Avian eggshell formation reveals a new paradigm for vertebrate mineralization via vesicular amorphous calcium carbonate

• Published in: The Journal of biological chemistry Vol. 295; no. 47; pp. 15853 - 15869
• Main Authors: Stapane, Lilian, Le Roy, Nathalie, Ezagal, Jacky, Rodriguez-Navarro, Alejandro B., Labas, Valérie, Combes-Soia, Lucie, Hincke, Maxwell T., Gautron, Joël
• Format: Journal Article
• Language: English
• Published: United States Elsevier Inc 20.11.2020; American Society for Biochemistry and Molecular Biology
• Subjects: ACC transport; Agricultural sciences; Animal production studies; Animals; avian eggshell; Avian Proteins - metabolism; Biochemistry; Biochemistry, Molecular Biology; Biomineralization; Calcification, Physiologic; Calcium Carbonate - metabolism; calcium transport; calcium-binding protein; Chickens - metabolism; Egg Shell - metabolism; Egg Shell - ultrastructure; extracellular matrix protein; Extracellular Matrix Proteins - metabolism; extracellular vesicle; extracellular vesicles; Extracellular Vesicles - metabolism; Extracellular Vesicles - ultrastructure; Female; Genomics; Glycobiology and Extracellular Matrices; Life Sciences; matrix proteins; protein targeting; Zootechny; matrix proteins; extracellular matrix protein; extracellular vesicles; calcium-binding protein; ACC transport; Biomineralization; protein targeting; avian eggshell; extracellular vesicle; calcium transport
• ISSN: 0021-9258; 1083-351X
• DOI: 10.1074/jbc.RA120.014542

Amorphous calcium carbonate (ACC) is an unstable mineral phase, which is progressively transformed into aragonite or calcite in biomineralization of marine invertebrate shells or avian eggshells, respectively.
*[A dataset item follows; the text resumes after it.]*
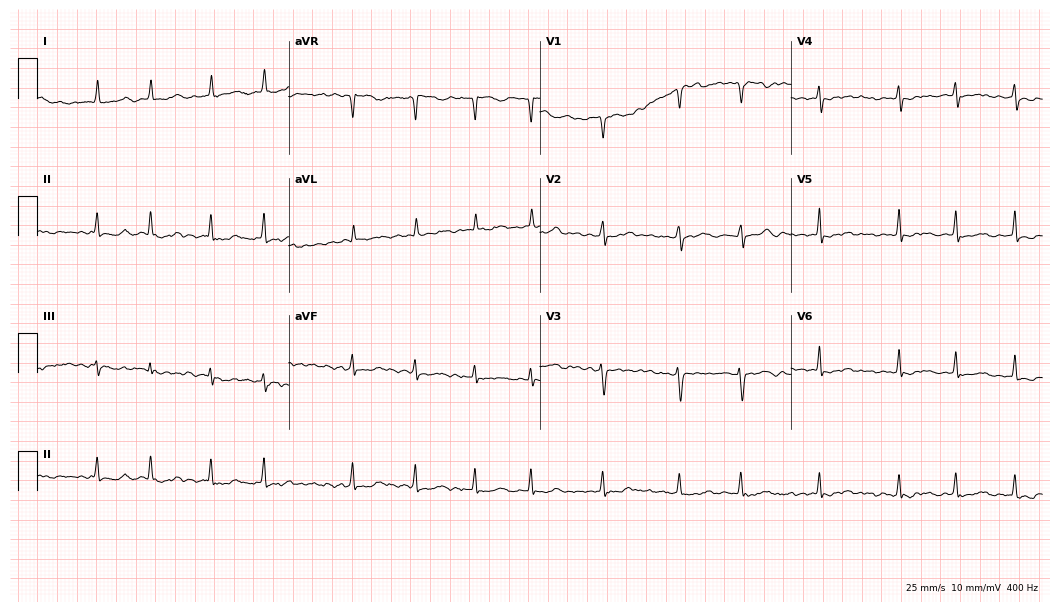
Standard 12-lead ECG recorded from a woman, 65 years old (10.2-second recording at 400 Hz). The tracing shows atrial fibrillation.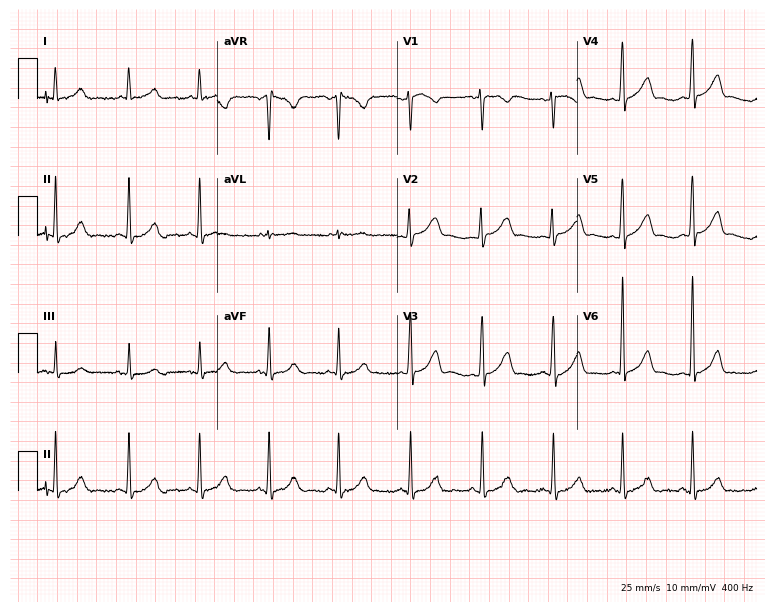
Standard 12-lead ECG recorded from a 42-year-old female. None of these six findings is recorded: first-degree AV block, right bundle branch block, left bundle branch block, sinus bradycardia, atrial fibrillation, sinus tachycardia. Other findings, if any, are not listed.

We have previously proposed a model of vesicular transport to provide stabilized ACC in chicken uterine fluid where eggshell mineralization takes place. Herein, we report further experimental support for this model. We confirmed the presence of extracellular vesicles (EVs) using transmission EM and showed high levels of mRNA of vesicular markers in the oviduct segments where eggshell mineralization occurs. We also demonstrate that EVs contain ACC in uterine fluid using spectroscopic analysis. Moreover, proteomics and immunofluorescence confirmed the presence of major vesicular, mineralization-specific and eggshell matrix proteins in the uterus and in purified EVs. We propose a comprehensive role for EVs in eggshell mineralization, in which annexins transfer calcium into vesicles and carbonic anhydrase 4 catalyzes the formation of bicarbonate ions (HCO3−), for accumulation of ACC in vesicles. We hypothesize that ACC is stabilized by ovalbumin and/or lysozyme or additional vesicle proteins identified in this study. Finally, EDIL3 and MFGE8 are proposed to serve as guidance molecules to target EVs to the mineralization site. We therefore report for the first-time experimental evidence for the components of vesicular transport to supply ACC in a vertebrate model of biomineralization.